Mix all ingredients, add the avocado in when you are ready to eat.

Cilantro Lemon Vinaigrette 

1/3 Cup Avocado Oil

1/4 Cup Lemon Juice

2 TBSP Water

2 tsp Garlic 

1/4 tsp Sea Salt

2 TBSP Coconut or Champagne Vinegar 

1 tsp Honey

Add all ingredients to a Vitamix or Bullet, blend well and store in fridge.

Breakfast Banana Oatmeal Bars

Breakfast Oatmeal Bars

Dairy free, Gluten Free

Happily serves 24

chocolate chips coconut oil dark chocolate chips   chocolate chips  coconut oil

ALL ORGANIC INGREDIENTS

2 Medium Ripe Bananas

2 Flax eggs or egg replacer

1/2 Cup Almond Butter

2 TBSP Coconut oil (room temp)

1 tsp Vanilla Extract

3 TBSP Honey

1 1/2 Cup Gluten-free Oats

1/2 cup Oat flour (can sub Quinoa Flour)

1/2 cup Almond meal

1/2 tsp Baking powder

1/2 tsp Baking soda

1 dash Sea Salt

Optional:

3 Tbsp Raw walnuts (or 3 TBSP Raisins)

1/2 cup dairy-free semisweet or dark chocolate chips (I used Lily’s Brand)

 

Preheat oven to 350 degrees

RECIPE for egg replacer: per one egg

1 TBSP Flax seed, 3 TBSP Water.  Mix and let rest for about 5 minutes.

 

Combine “egg” and mash in the bananas until well combined.

Add nut butter, baking powder, baking soda, melted coconut oil, honey, salt, vanilla and stir.

Add oats, almond meal and oat flour and mix well.

Optional to add chocolate chips and walnuts/raisins and stir until well combined.

Spray bar pan or mini muffin tin with coconut oil, roll into balls or fill mini muffin pan.  Cookies won’t expand much.

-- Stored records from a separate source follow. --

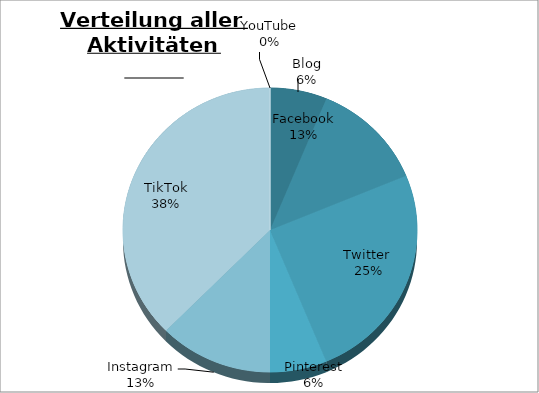
| Category | Series 0 |
|---|---|
| Blog | 1 |
| Facebook | 2 |
| Twitter  | 4 |
| Pinterest | 1 |
| Instagram | 2 |
| TikTok | 6 |
| YouTube | 0 |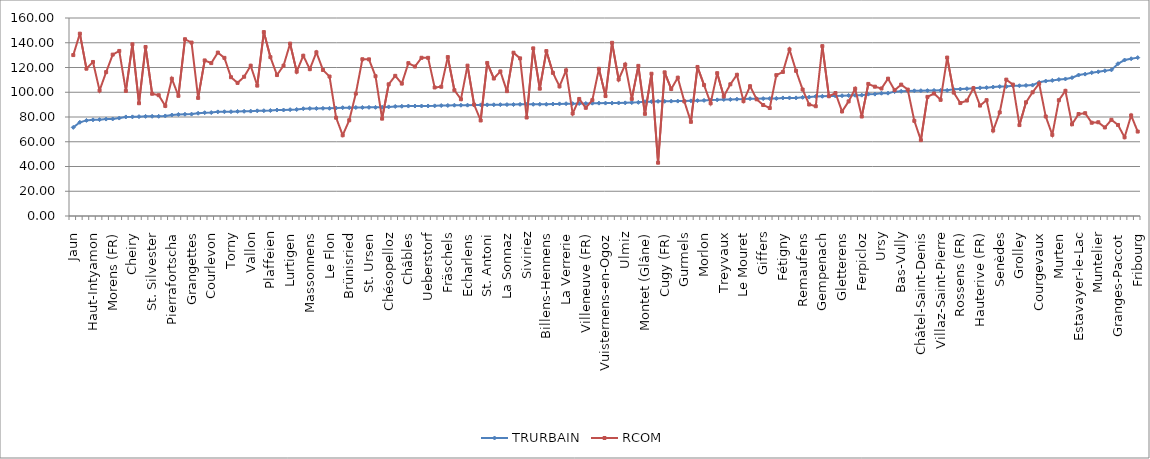
| Category | TRURBAIN | RCOM |
|---|---|---|
| Jaun | 71.604 | 130.044 |
| Russy | 75.71 | 147.336 |
| Hauteville | 77.242 | 119.064 |
| Haut-Intyamon | 77.717 | 124.467 |
| Plasselb | 77.859 | 101.418 |
| Grandvillard | 78.328 | 116.266 |
| Morens (FR) | 78.416 | 130.411 |
| Autafond | 79.143 | 133.376 |
| Bas-Intyamon | 80.055 | 101.106 |
| Cheiry | 80.11 | 138.762 |
| Val-de-Charmey | 80.296 | 91.122 |
| Prévondavaux | 80.51 | 136.575 |
| St. Silvester | 80.553 | 98.782 |
| Arconciel | 80.566 | 97.612 |
| Crésuz | 80.85 | 88.948 |
| Pierrafortscha | 81.605 | 110.919 |
| Villarsel-sur-Marly | 82.045 | 97.106 |
| Surpierre | 82.231 | 142.853 |
| Grangettes | 82.331 | 140.15 |
| Châtel-sur-Montsalvens | 83.036 | 95.442 |
| Chapelle (Glâne) | 83.462 | 125.712 |
| Courlevon | 83.609 | 123.55 |
| Ecublens (FR) | 84.146 | 132.049 |
| Barberêche | 84.256 | 127.776 |
| Torny | 84.259 | 112.168 |
| Léchelles | 84.504 | 107.556 |
| Villarepos | 84.591 | 112.535 |
| Vallon | 84.731 | 121.44 |
| Vuissens | 85.012 | 105.359 |
| Le Châtelard | 85.076 | 148.62 |
| Plaffeien | 85.23 | 128.376 |
| Villorsonnens | 85.634 | 113.893 |
| Semsales | 85.647 | 121.512 |
| Lurtigen | 85.929 | 139.312 |
| Autigny | 86.079 | 116.624 |
| Saint-Martin (FR) | 86.676 | 129.518 |
| Massonnens | 86.902 | 118.655 |
| Galmiz | 86.905 | 132.281 |
| Rechthalten | 87.005 | 117.996 |
| Le Flon | 87.03 | 112.697 |
| Pont-la-Ville | 87.225 | 79.434 |
| Wallenried | 87.514 | 65.244 |
| Brünisried | 87.524 | 77.385 |
| Nuvilly | 87.659 | 98.911 |
| Vuisternens-devant-Romont | 87.689 | 126.671 |
| St. Ursen | 87.789 | 126.603 |
| La Folliaz | 87.791 | 112.947 |
| Vernay | 87.922 | 78.673 |
| Chésopelloz | 88.165 | 106.418 |
| Mézières (FR) | 88.504 | 113.267 |
| Montagny (FR) | 88.663 | 106.992 |
| Châbles | 88.843 | 123.511 |
| Châtonnaye | 88.852 | 120.794 |
| Murist | 88.889 | 127.842 |
| Ueberstorf | 88.911 | 127.81 |
| Châtillon (FR) | 89.013 | 103.862 |
| Ponthaux | 89.258 | 104.43 |
| Fräschels | 89.323 | 128.433 |
| Pont-en-Ogoz | 89.531 | 101.661 |
| Ependes (FR) | 89.535 | 94.364 |
| Echarlens | 89.57 | 121.487 |
| Corbières | 89.65 | 90.068 |
| Prez-vers-Noréaz | 89.775 | 77.195 |
| St. Antoni | 89.809 | 123.682 |
| Salvenach | 89.884 | 111.097 |
| Kleinbösingen | 89.971 | 116.823 |
| La Sonnaz | 90.02 | 100.877 |
| Rueyres-les-Prés | 90.075 | 131.93 |
| Alterswil | 90.204 | 127.378 |
| Siviriez | 90.211 | 79.585 |
| Heitenried | 90.272 | 135.455 |
| La Roche | 90.283 | 102.903 |
| Billens-Hennens | 90.295 | 133.267 |
| Rue | 90.479 | 115.667 |
| Le Glèbe | 90.597 | 104.723 |
| La Verrerie | 90.749 | 117.68 |
| Chénens | 90.794 | 82.821 |
| La Brillaz | 90.893 | 94.593 |
| Villeneuve (FR) | 90.917 | 87.432 |
| Corpataux-Magnedens | 91.164 | 93.646 |
| Auboranges | 91.189 | 118.982 |
| Vuisternens-en-Ogoz | 91.233 | 96.932 |
| Ménières | 91.245 | 139.955 |
| Sorens | 91.34 | 110.291 |
| Ulmiz | 91.423 | 122.412 |
| Corserey | 91.617 | 94.622 |
| Zumholz | 91.827 | 121.305 |
| Montet (Glâne) | 92.395 | 82.547 |
| Misery-Courtion | 92.4 | 114.956 |
| Lully (FR) | 92.671 | 43.065 |
| Cugy (FR) | 92.692 | 116.084 |
| Delley-Portalban | 92.818 | 102.598 |
| Sâles | 92.848 | 111.745 |
| Gurmels | 92.962 | 92.57 |
| Gruyères | 93.048 | 76.096 |
| Les Montets | 93.226 | 120.454 |
| Morlon | 93.405 | 105.798 |
| Botterens | 93.683 | 91.091 |
| Jeuss | 93.846 | 115.414 |
| Treyvaux | 94.15 | 96.647 |
| Noréaz | 94.164 | 106.421 |
| Haut-Vully | 94.411 | 114.108 |
| Le Mouret | 94.53 | 92.81 |
| Oberschrot | 94.804 | 104.896 |
| Le Pâquier (FR) | 94.847 | 94.315 |
| Giffers | 94.866 | 89.675 |
| Cottens (FR) | 94.941 | 87.257 |
| Vaulruz | 95.005 | 113.833 |
| Fétigny | 95.41 | 116.402 |
| Bussy (FR) | 95.42 | 134.585 |
| Dompierre (FR) | 95.45 | 117.33 |
| Remaufens | 95.881 | 102.201 |
| Neyruz (FR) | 96.079 | 90.09 |
| Cheyres | 96.657 | 88.711 |
| Gempenach | 96.738 | 137.253 |
| Vuadens | 96.897 | 96.79 |
| Greng | 96.963 | 99.378 |
| Gletterens | 97.201 | 84.476 |
| Saint-Aubin (FR) | 97.404 | 92.626 |
| Bösingen | 97.562 | 102.854 |
| Ferpicloz | 97.661 | 80.382 |
| Farvagny | 98.464 | 106.724 |
| Tentlingen | 98.497 | 104.499 |
| Ursy | 99.202 | 103.03 |
| Attalens | 99.257 | 110.964 |
| Bossonnens | 100.495 | 101.63 |
| Bas-Vully | 100.766 | 106.161 |
| Broc | 101.01 | 102.144 |
| Belfaux | 101.177 | 76.9 |
| Châtel-Saint-Denis | 101.272 | 61.28 |
| Granges (Veveyse) | 101.324 | 96.272 |
| Marsens | 101.451 | 98.969 |
| Villaz-Saint-Pierre | 101.526 | 93.884 |
| Ried bei Kerzers | 101.532 | 128.029 |
| Düdingen | 102.358 | 99.728 |
| Rossens (FR) | 102.571 | 91.275 |
| Schmitten (FR) | 102.87 | 93.297 |
| Wünnewil-Flamatt | 103.139 | 103.318 |
| Hauterive (FR) | 103.549 | 89.226 |
| Riaz | 103.72 | 93.61 |
| Corminboeuf | 104.207 | 69.066 |
| Senèdes | 104.589 | 83.713 |
| Cressier (FR) | 104.621 | 110.201 |
| Sévaz | 105.272 | 106.186 |
| Grolley | 105.277 | 73.478 |
| Tafers | 105.494 | 91.886 |
| Kerzers | 105.767 | 99.955 |
| Courgevaux | 108.016 | 107 |
| Avry | 109.049 | 80.42 |
| Marly | 109.548 | 65.6 |
| Murten | 110.272 | 93.588 |
| Domdidier | 110.742 | 101.144 |
| Romont (FR) | 111.771 | 74.107 |
| Estavayer-le-Lac | 113.91 | 82.399 |
| Matran | 114.655 | 83.074 |
| Meyriez | 115.78 | 75.36 |
| Muntelier | 116.519 | 75.746 |
| Bulle | 117.324 | 71.544 |
| Courtepin | 118.077 | 77.746 |
| Granges-Paccot | 123.046 | 73.564 |
| Villars-sur-Glâne | 126.041 | 63.602 |
| Givisiez | 127.074 | 81.272 |
| Fribourg | 127.973 | 68.243 |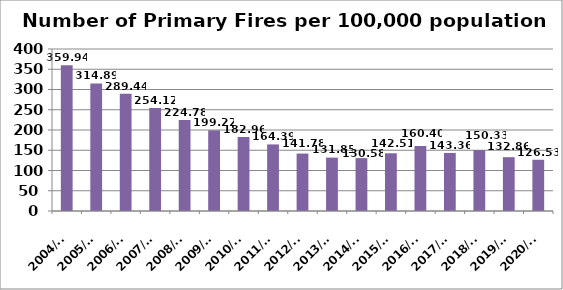
| Category | Series 0 |
|---|---|
| 2004/05 | 359.94 |
| 2005/06 | 314.89 |
| 2006/07 | 289.44 |
| 2007/08 | 254.12 |
| 2008/09 | 224.78 |
| 2009/10 | 199.22 |
| 2010/11 | 182.96 |
| 2011/12 | 164.39 |
| 2012/13 | 141.78 |
| 2013/14 | 131.85 |
| 2014/15 | 130.58 |
| 2015/16 | 142.51 |
| 2016/17 | 160.4 |
| 2017/18 | 143.36 |
| 2018/19 | 150.33 |
| 2019/20 | 132.86 |
| 2020/21 | 126.53 |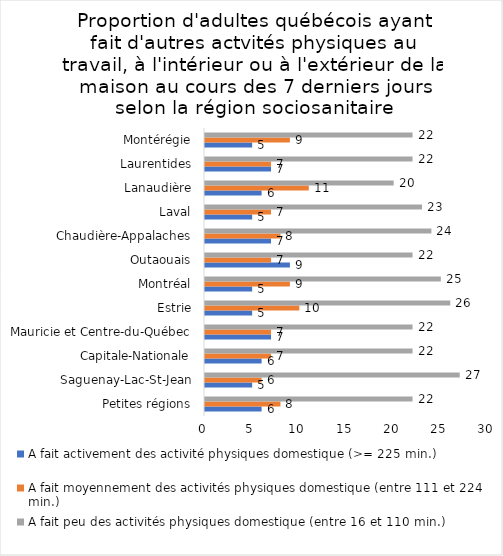
| Category | A fait activement des activité physiques domestique (>= 225 min.) | A fait moyennement des activités physiques domestique (entre 111 et 224 min.) | A fait peu des activités physiques domestique (entre 16 et 110 min.) |
|---|---|---|---|
| Petites régions | 6 | 8 | 22 |
| Saguenay-Lac-St-Jean | 5 | 6 | 27 |
| Capitale-Nationale | 6 | 7 | 22 |
| Mauricie et Centre-du-Québec | 7 | 7 | 22 |
| Estrie | 5 | 10 | 26 |
| Montréal | 5 | 9 | 25 |
| Outaouais | 9 | 7 | 22 |
| Chaudière-Appalaches | 7 | 8 | 24 |
| Laval | 5 | 7 | 23 |
| Lanaudière | 6 | 11 | 20 |
| Laurentides | 7 | 7 | 22 |
| Montérégie | 5 | 9 | 22 |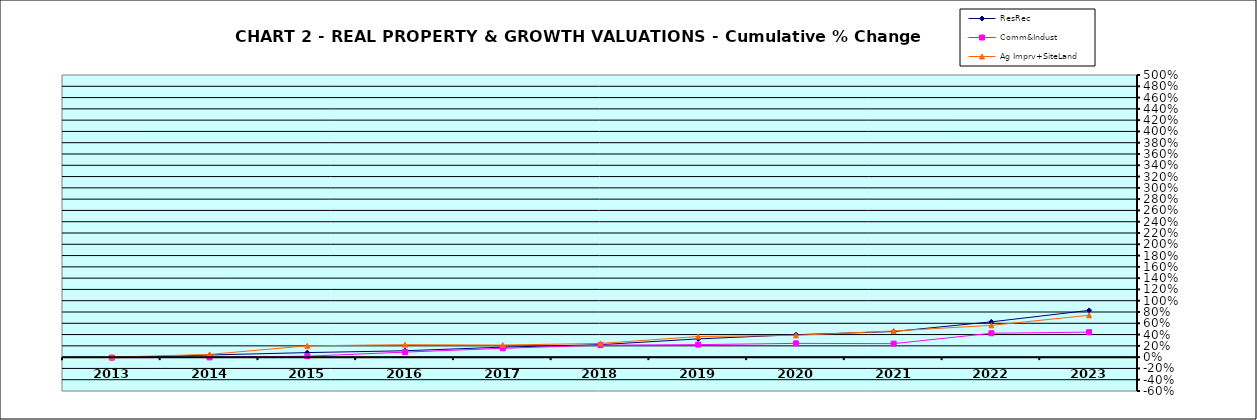
| Category | ResRec | Comm&Indust | Ag Imprv+SiteLand |
|---|---|---|---|
| 2013.0 | -0.011 | -0.009 | 0 |
| 2014.0 | 0.038 | -0.005 | 0.048 |
| 2015.0 | 0.08 | 0.017 | 0.201 |
| 2016.0 | 0.113 | 0.089 | 0.22 |
| 2017.0 | 0.177 | 0.157 | 0.214 |
| 2018.0 | 0.221 | 0.212 | 0.243 |
| 2019.0 | 0.323 | 0.222 | 0.365 |
| 2020.0 | 0.398 | 0.244 | 0.386 |
| 2021.0 | 0.454 | 0.239 | 0.464 |
| 2022.0 | 0.626 | 0.423 | 0.563 |
| 2023.0 | 0.829 | 0.443 | 0.742 |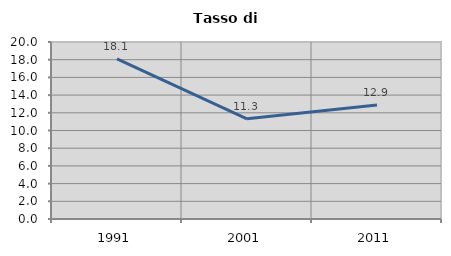
| Category | Tasso di disoccupazione   |
|---|---|
| 1991.0 | 18.096 |
| 2001.0 | 11.317 |
| 2011.0 | 12.883 |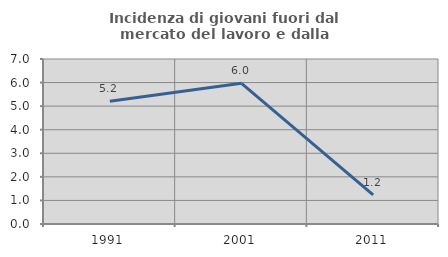
| Category | Incidenza di giovani fuori dal mercato del lavoro e dalla formazione  |
|---|---|
| 1991.0 | 5.208 |
| 2001.0 | 5.97 |
| 2011.0 | 1.235 |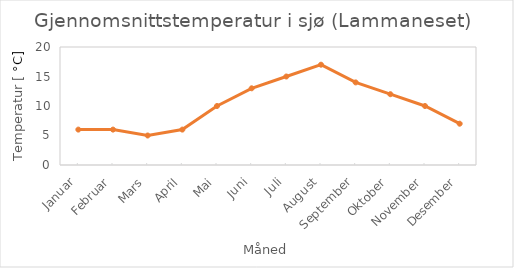
| Category | Series 0 |
|---|---|
| Januar | 6 |
| Februar | 6 |
| Mars | 5 |
| April | 6 |
| Mai | 10 |
| Juni | 13 |
| Juli | 15 |
| August | 17 |
| September | 14 |
| Oktober | 12 |
| November | 10 |
| Desember | 7 |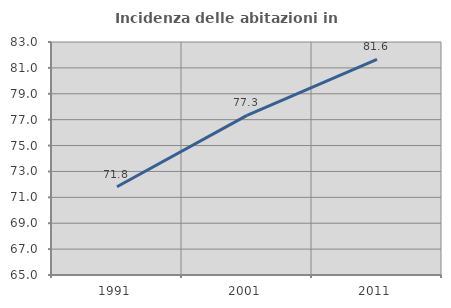
| Category | Incidenza delle abitazioni in proprietà  |
|---|---|
| 1991.0 | 71.816 |
| 2001.0 | 77.332 |
| 2011.0 | 81.649 |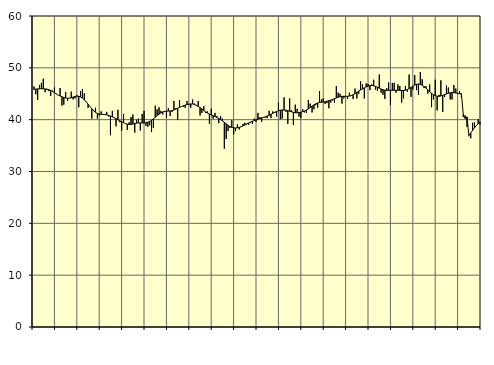
| Category | Piggar | Series 1 |
|---|---|---|
| nan | 46.4 | 45.81 |
| 1.0 | 44.9 | 45.89 |
| 1.0 | 43.8 | 45.94 |
| 1.0 | 46.7 | 45.95 |
| 1.0 | 47.1 | 45.97 |
| 1.0 | 47.9 | 45.95 |
| 1.0 | 45.3 | 45.94 |
| 1.0 | 45.7 | 45.88 |
| 1.0 | 45.5 | 45.79 |
| 1.0 | 44.6 | 45.63 |
| 1.0 | 45.6 | 45.43 |
| 1.0 | 46.2 | 45.19 |
| nan | 45 | 44.95 |
| 2.0 | 44.7 | 44.74 |
| 2.0 | 46.1 | 44.57 |
| 2.0 | 42.7 | 44.42 |
| 2.0 | 42.9 | 44.29 |
| 2.0 | 45.3 | 44.19 |
| 2.0 | 43.6 | 44.14 |
| 2.0 | 44.1 | 44.15 |
| 2.0 | 45.4 | 44.23 |
| 2.0 | 43.9 | 44.36 |
| 2.0 | 44.1 | 44.47 |
| 2.0 | 44.7 | 44.54 |
| nan | 42.4 | 44.52 |
| 3.0 | 45.5 | 44.4 |
| 3.0 | 45.9 | 44.17 |
| 3.0 | 45.1 | 43.84 |
| 3.0 | 43.5 | 43.44 |
| 3.0 | 42.3 | 42.99 |
| 3.0 | 42.5 | 42.53 |
| 3.0 | 40.2 | 42.1 |
| 3.0 | 41.9 | 41.71 |
| 3.0 | 42.3 | 41.41 |
| 3.0 | 40.2 | 41.2 |
| 3.0 | 40.8 | 41.08 |
| nan | 41.6 | 41.03 |
| 4.0 | 41 | 41.02 |
| 4.0 | 41.1 | 40.99 |
| 4.0 | 41.5 | 40.93 |
| 4.0 | 40.6 | 40.84 |
| 4.0 | 37 | 40.71 |
| 4.0 | 41.7 | 40.54 |
| 4.0 | 40.4 | 40.37 |
| 4.0 | 38.7 | 40.18 |
| 4.0 | 41.9 | 39.98 |
| 4.0 | 39.5 | 39.78 |
| 4.0 | 37.9 | 39.6 |
| nan | 41.1 | 39.41 |
| 5.0 | 39.2 | 39.25 |
| 5.0 | 38 | 39.13 |
| 5.0 | 39.5 | 39.07 |
| 5.0 | 40.5 | 39.09 |
| 5.0 | 41 | 39.16 |
| 5.0 | 37.5 | 39.26 |
| 5.0 | 40 | 39.33 |
| 5.0 | 40.2 | 39.37 |
| 5.0 | 37.9 | 39.38 |
| 5.0 | 41.1 | 39.36 |
| 5.0 | 41.7 | 39.36 |
| nan | 38.8 | 39.4 |
| 6.0 | 38.6 | 39.5 |
| 6.0 | 38.9 | 39.66 |
| 6.0 | 37.6 | 39.89 |
| 6.0 | 38.4 | 40.16 |
| 6.0 | 42.7 | 40.45 |
| 6.0 | 42 | 40.77 |
| 6.0 | 42.4 | 41.06 |
| 6.0 | 41.7 | 41.31 |
| 6.0 | 41 | 41.49 |
| 6.0 | 41.5 | 41.6 |
| 6.0 | 40.4 | 41.65 |
| nan | 42.2 | 41.66 |
| 7.0 | 40.7 | 41.68 |
| 7.0 | 41.5 | 41.75 |
| 7.0 | 43.6 | 41.87 |
| 7.0 | 42.2 | 42.03 |
| 7.0 | 40 | 42.2 |
| 7.0 | 43.8 | 42.37 |
| 7.0 | 42.5 | 42.53 |
| 7.0 | 42.5 | 42.68 |
| 7.0 | 42.3 | 42.81 |
| 7.0 | 43.6 | 42.91 |
| 7.0 | 42.8 | 43 |
| nan | 42.3 | 43.04 |
| 8.0 | 43.9 | 43.02 |
| 8.0 | 43.1 | 42.94 |
| 8.0 | 42.7 | 42.78 |
| 8.0 | 43.6 | 42.57 |
| 8.0 | 40.8 | 42.32 |
| 8.0 | 41.3 | 42.06 |
| 8.0 | 42.6 | 41.78 |
| 8.0 | 41.3 | 41.51 |
| 8.0 | 41.6 | 41.28 |
| 8.0 | 39.2 | 41.08 |
| 8.0 | 42.1 | 40.9 |
| nan | 40.2 | 40.75 |
| 9.0 | 41.3 | 40.6 |
| 9.0 | 40.7 | 40.43 |
| 9.0 | 39.3 | 40.24 |
| 9.0 | 40.7 | 40.02 |
| 9.0 | 40.2 | 39.76 |
| 9.0 | 34.4 | 39.48 |
| 9.0 | 36.3 | 39.19 |
| 9.0 | 37.8 | 38.92 |
| 9.0 | 38.4 | 38.69 |
| 9.0 | 39.9 | 38.53 |
| 9.0 | 37.2 | 38.43 |
| nan | 37.8 | 38.4 |
| 10.0 | 39.1 | 38.43 |
| 10.0 | 38.1 | 38.51 |
| 10.0 | 38.7 | 38.63 |
| 10.0 | 39.2 | 38.78 |
| 10.0 | 39.4 | 38.96 |
| 10.0 | 39.2 | 39.14 |
| 10.0 | 39 | 39.33 |
| 10.0 | 39.4 | 39.51 |
| 10.0 | 39.2 | 39.68 |
| 10.0 | 40.2 | 39.83 |
| 10.0 | 39.6 | 39.97 |
| nan | 41.3 | 40.1 |
| 11.0 | 40.5 | 40.22 |
| 11.0 | 39.6 | 40.34 |
| 11.0 | 40.4 | 40.45 |
| 11.0 | 40.4 | 40.57 |
| 11.0 | 40.3 | 40.71 |
| 11.0 | 41.7 | 40.87 |
| 11.0 | 40.3 | 41.04 |
| 11.0 | 41.6 | 41.23 |
| 11.0 | 41.3 | 41.42 |
| 11.0 | 40.6 | 41.59 |
| 11.0 | 43.3 | 41.73 |
| nan | 40.1 | 41.82 |
| 12.0 | 40.2 | 41.87 |
| 12.0 | 44.3 | 41.86 |
| 12.0 | 41.5 | 41.83 |
| 12.0 | 39.2 | 41.74 |
| 12.0 | 44.1 | 41.63 |
| 12.0 | 41.8 | 41.51 |
| 12.0 | 39 | 41.41 |
| 12.0 | 42.9 | 41.34 |
| 12.0 | 42.1 | 41.33 |
| 12.0 | 40.6 | 41.36 |
| 12.0 | 40.3 | 41.43 |
| nan | 42 | 41.53 |
| 13.0 | 41.4 | 41.67 |
| 13.0 | 41.3 | 41.86 |
| 13.0 | 43.8 | 42.08 |
| 13.0 | 43.1 | 42.34 |
| 13.0 | 41.4 | 42.61 |
| 13.0 | 42 | 42.85 |
| 13.0 | 42.8 | 43.06 |
| 13.0 | 42.3 | 43.21 |
| 13.0 | 45.5 | 43.3 |
| 13.0 | 43.9 | 43.35 |
| 13.0 | 44.1 | 43.4 |
| nan | 43 | 43.47 |
| 14.0 | 43.2 | 43.55 |
| 14.0 | 42.2 | 43.66 |
| 14.0 | 43.3 | 43.77 |
| 14.0 | 43.7 | 43.9 |
| 14.0 | 43.3 | 44.04 |
| 14.0 | 46.5 | 44.19 |
| 14.0 | 45.2 | 44.34 |
| 14.0 | 45 | 44.44 |
| 14.0 | 43.1 | 44.5 |
| 14.0 | 44.1 | 44.5 |
| 14.0 | 44.6 | 44.5 |
| nan | 44 | 44.5 |
| 15.0 | 45.2 | 44.55 |
| 15.0 | 44.6 | 44.65 |
| 15.0 | 44 | 44.82 |
| 15.0 | 46 | 45.03 |
| 15.0 | 44.1 | 45.27 |
| 15.0 | 45 | 45.51 |
| 15.0 | 47.4 | 45.74 |
| 15.0 | 46.8 | 45.95 |
| 15.0 | 44.1 | 46.15 |
| 15.0 | 47 | 46.34 |
| 15.0 | 46.9 | 46.48 |
| nan | 45.7 | 46.57 |
| 16.0 | 46.8 | 46.59 |
| 16.0 | 47.7 | 46.54 |
| 16.0 | 45.8 | 46.42 |
| 16.0 | 45.6 | 46.26 |
| 16.0 | 48.7 | 46.08 |
| 16.0 | 45.2 | 45.91 |
| 16.0 | 44.8 | 45.78 |
| 16.0 | 44 | 45.69 |
| 16.0 | 46.1 | 45.65 |
| 16.0 | 47.2 | 45.64 |
| 16.0 | 42.8 | 45.65 |
| nan | 47.1 | 45.67 |
| 17.0 | 47.1 | 45.68 |
| 17.0 | 45.2 | 45.67 |
| 17.0 | 46.8 | 45.67 |
| 17.0 | 46.5 | 45.65 |
| 17.0 | 43.3 | 45.64 |
| 17.0 | 44.1 | 45.64 |
| 17.0 | 46.5 | 45.69 |
| 17.0 | 45.4 | 45.81 |
| 17.0 | 48.7 | 45.99 |
| 17.0 | 44.4 | 46.21 |
| 17.0 | 45.8 | 46.46 |
| nan | 48.6 | 46.68 |
| 18.0 | 45.7 | 46.83 |
| 18.0 | 44.8 | 46.88 |
| 18.0 | 49.2 | 46.81 |
| 18.0 | 47.8 | 46.64 |
| 18.0 | 46.1 | 46.39 |
| 18.0 | 46.5 | 46.1 |
| 18.0 | 45 | 45.76 |
| 18.0 | 46.8 | 45.4 |
| 18.0 | 42.4 | 45.08 |
| 18.0 | 43.9 | 44.81 |
| 18.0 | 47.7 | 44.63 |
| nan | 41.8 | 44.52 |
| 19.0 | 44.8 | 44.51 |
| 19.0 | 47.6 | 44.57 |
| 19.0 | 41.5 | 44.69 |
| 19.0 | 44.4 | 44.83 |
| 19.0 | 46.6 | 44.96 |
| 19.0 | 46.2 | 45.09 |
| 19.0 | 43.9 | 45.18 |
| 19.0 | 43.9 | 45.22 |
| 19.0 | 46.7 | 45.2 |
| 19.0 | 46 | 45.14 |
| 19.0 | 45.1 | 45.07 |
| nan | 45.5 | 45 |
| 20.0 | 44.3 | 45 |
| 20.0 | 40.5 | 41.06 |
| 20.0 | 40.8 | 40.22 |
| 20.0 | 38.6 | 40.54 |
| 20.0 | 36.8 | 36.96 |
| 20.0 | 36.4 | 37.43 |
| 20.0 | 39.4 | 37.94 |
| 20.0 | 39.5 | 38.43 |
| 20.0 | 38.9 | 38.88 |
| 20.0 | 40.1 | 39.23 |
| 20.0 | 39.1 | 39.49 |

Bake for 15-17 minutes or until slightly golden brown.

Cool in the baking pan on a cooling rack.

Root Veggie Soup

Rutabaga Parsnip Soup

Vegan, Gluten Free

Happily serves 4

Allium

ALL ORGANIC INGREDIENTS

1 Cup Yellow Squash

2 Garlic Cloves

1 Cup Rutabaga

1 Cup Parsnip

1 Cup Turnip

1 Yellow onion

1 Can (14oz) Coconut Cream

1 Cup Vegetable or Bone broth

½ tsp Nutmeg

1 tsp Thyme

1 tsp Sea salt

½ tsp Black or White pepper

Cut garlic and let sit 5-10 mins.

Cube/dice squash, parsnip, turnip and rutabaga.

Spray with coconut oil and airfry 10-15 minutes or until desired texture.

Sauté onion and garlic until soft and caramelized.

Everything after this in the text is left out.